Service provider routing is on the upswing. Dell’Oro forecasts that cumulative revenues spent on Service Provider (SP) Routers and Switch equipment are projected to approach $77 billion over the next five years.
The research firm said that this growth pattern represents a 9% increase compared to the cumulative revenue of the previous five-year period, propelled mainly by a combination of applications driving higher volumes of traffic, such as the proliferation of 5G on mobile networks, residential broadband shifting to higher speed Cable, and PON, and increased use of video.
“Although we’ve seen strong market growth in 2023, double the normal growth rate, we expect it to be short term,” said Ivaylo Peev, senior analyst at Dell’Oro Group. “Vendors have been building backlog for two years, and the recent strong growth is a result of improved component supply, which enabled vendors to release large quantities of product into the market.”
Peev added that hyperscalers and cloud service providers drove sales this year.
“We saw robust sales to hyperscalers in North America at the beginning of 2023,” he said. “Large Cloud SPs deploy routers to interconnect geographically dispersed facilities, connect to Telecom SP wide area networks, and connect inside the data centers. However, we believe the surge in sales to Cloud SPs has passed its peak and will slow over the forecast period. Cloud SPs have heavily invested in 400 Gbps infrastructure in the last few years and are well prepared for AI workloads.”
Other factors that will drive growth will be service provider expansion of mobile backhaul networks followed by broadband expansion. Fiber-based broadband deployments will result in what Dell’Oro says will be “significant traffic increases.” Also, broadband providers will continue upgrading Edge Routers to support faster speeds and lower latency.
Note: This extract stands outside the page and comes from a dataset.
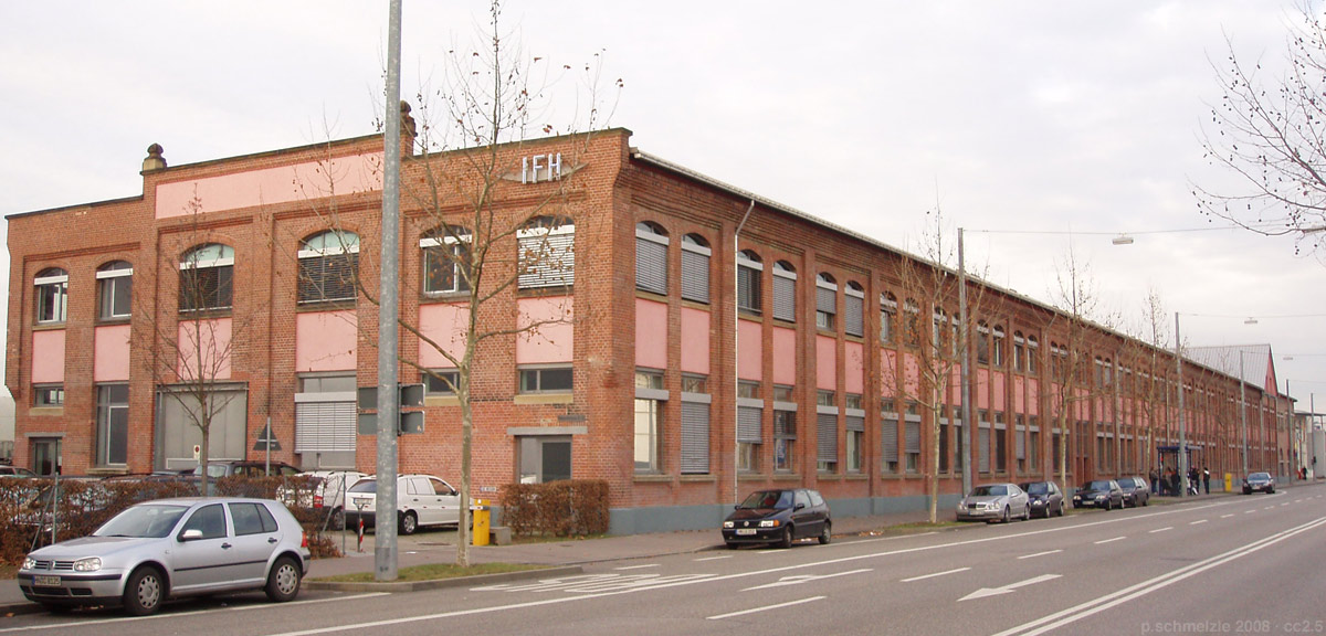 Innovationsfabrik Heilbronn in der historischen Fabrikanlage der Maschinenfabrik Weipert in der Weipertstraße 8–10 in Heilbronn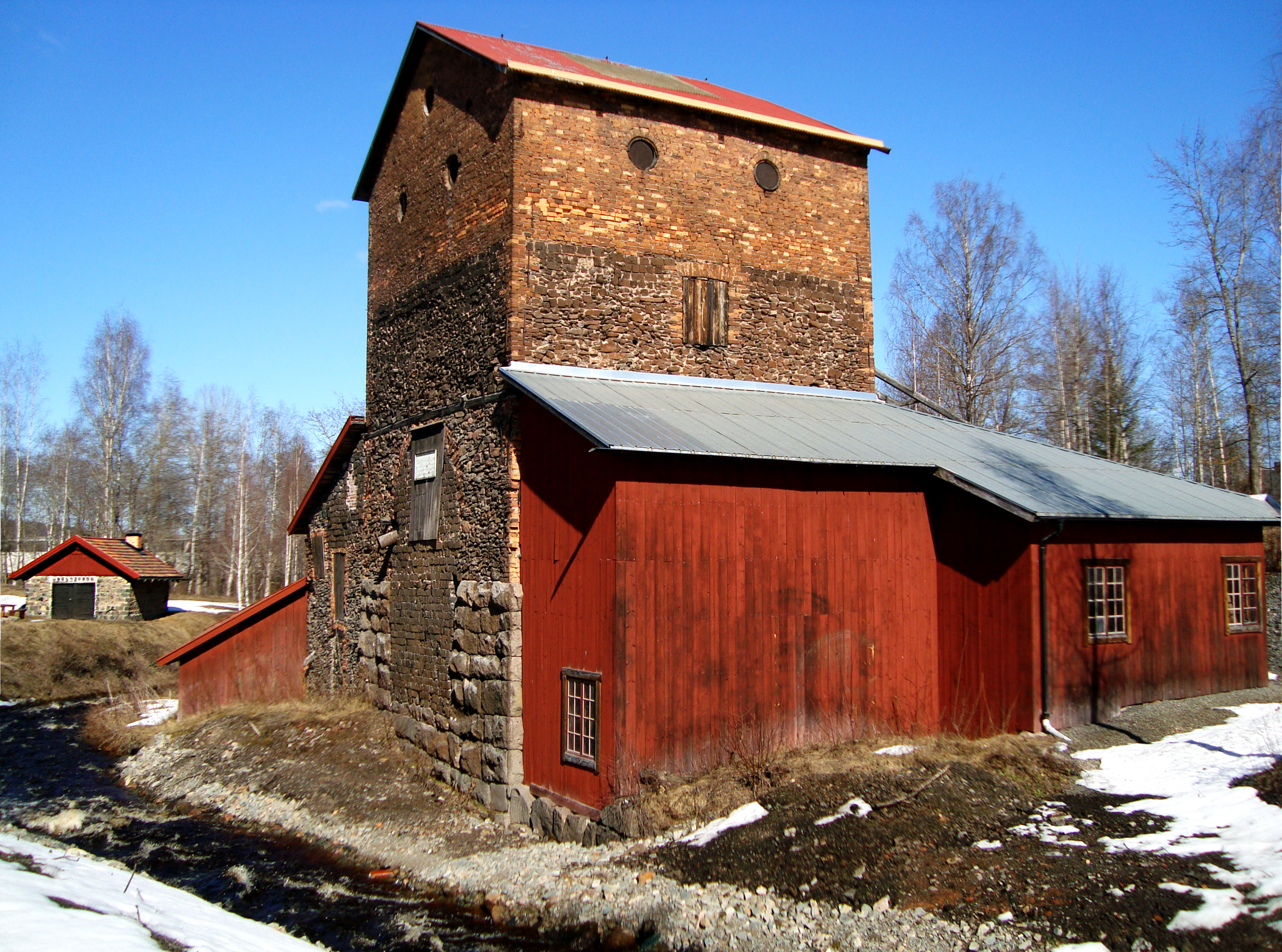 Ruinerna av Flatenbergs hytta, utanför Smedjebacken, Sverige

Another critical area of growth is disaggregated routers. A disaggregated router is an open approach to routing where the customer can choose hardware and software from a range of vendors that best meets their needs. This open approach enables innovation, avoids vendor lock-in, and drives costs down.
The research firm said that disaggregated router sales are “gaining share, and we anticipate this trend to continue throughout our forecast horizon.” Additionally, existing service provider projects at AT&T, Turkcell and KDDI are moving forward, and new use cases are moving from testing to production.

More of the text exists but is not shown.